Although biolubricants currently cover only about 3 % of the market, experts expect positive development for the future.
Expertise from bio- and engineering sciences is also in demand in the bio-energy sector, especially when involving the enhancement of efficiency in the engineering of biogas facilities. A primary key to profitable operation is particularly the extraction of a maximum of energy from a minimum of biomass (see section “”). From the view of experts, there is still particularly great potential for improvements, especially in production and process engineering – above all in the interlinking of individual process steps. The further development of measurement and control technology, moreover, is also of great significance toward optimizing the fermentation process. An additional major technical challenge exists with respect to engines used in linked combined heat and power plants (CHP), where these facilities must operate also in interval mode and not in uninterrupted mode only. For these engines, change from idle to full-load operation is indeed technically challenging. Furthermore, owing to stagnation in demand for new plant facilities, many biogas plant engineers are focussing more on the international market. It is especially in Italy that this demand has sharply risen owing to state incentives. In France, Denmark, and a number of eastern European countries, to be sure, the demand for German biogas plant engineering companies as exporters is great.

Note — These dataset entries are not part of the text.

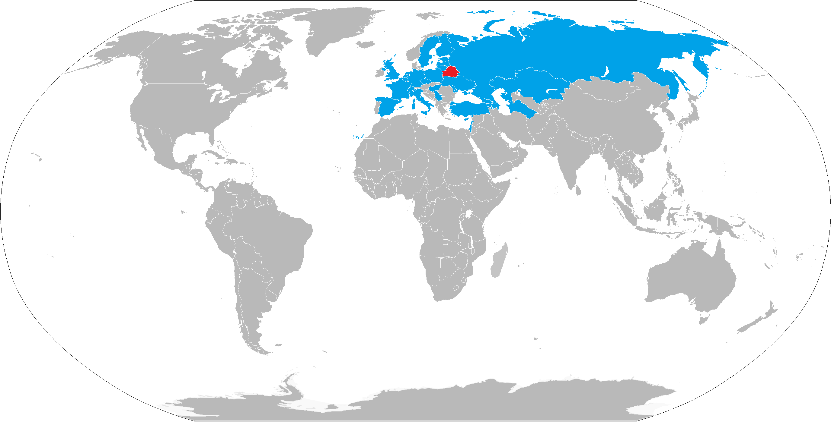 mapa regularnych kirunkau Belavia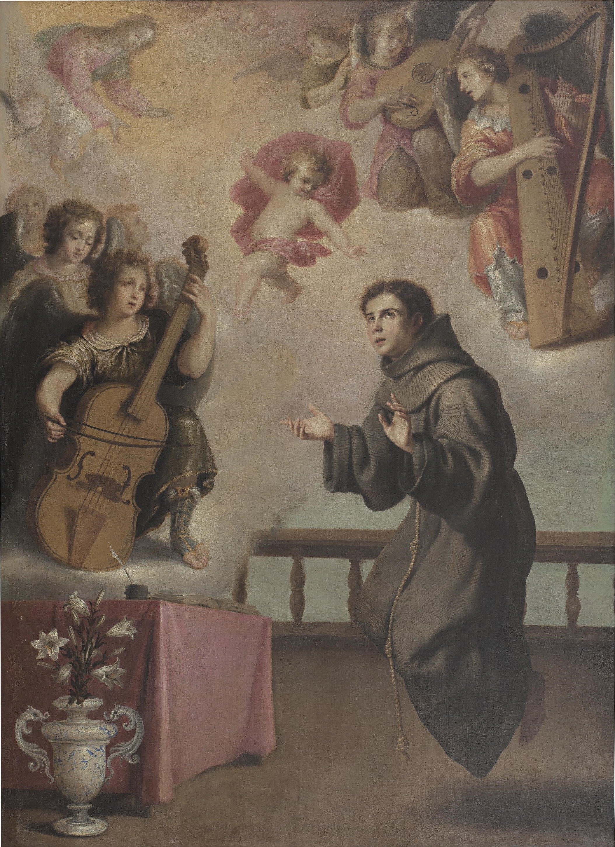 La obra representa a San Antonio de Padua.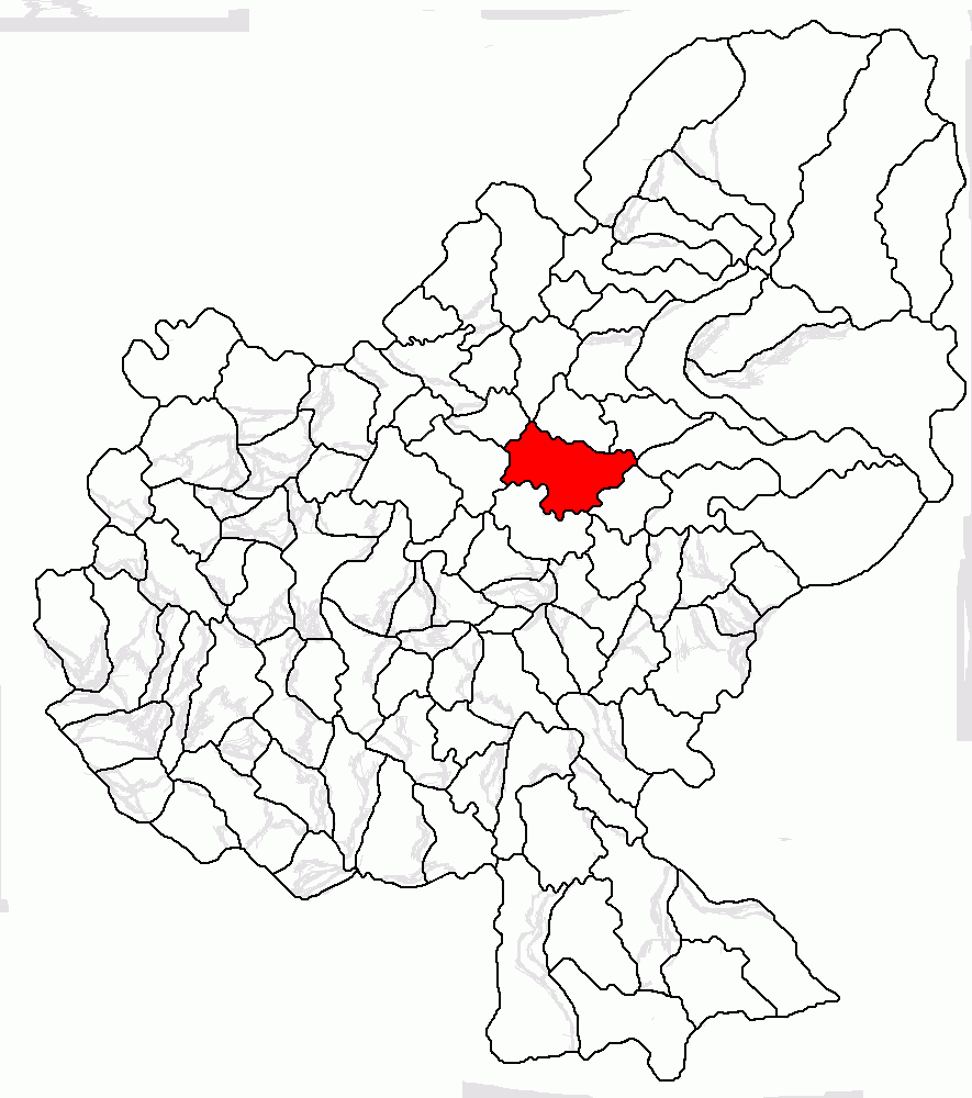 Categorie:Hărţi ale judeţului Mureş

In response to growing demand for bio-based plastics, production engineering has adapted to new requirements, which has led to further developments in injection moulding and related processes. This has involved, for example, composites with natural-fibre reinforcement, and wood-plastic composites. In 2012, 350,000 tons of these hybrid components were manufactured. Not least owing to these developments, Germany represents the most important European market for such products. It can also show a growing list of producers active in this market. Also involved here are numerous research institutions at work on new developments in plastics and wood technologies.
A major challenge involved in the production of bio-based and non-bio-based components is always the requirement for three-dimensional moulding of such parts. This is because wood and natural fibres are less dense than classic mineral fillers and reinforcement materials – a fact which must be considered especially for larger construction components and for light structures. Issues such as these are investigated, for example, at the South German Plastics Centre – one of the four Competency Centres funded by the BMEL in the context of the Biopolymer Network, for development of enhanced processes for treatment of bio-based plastics.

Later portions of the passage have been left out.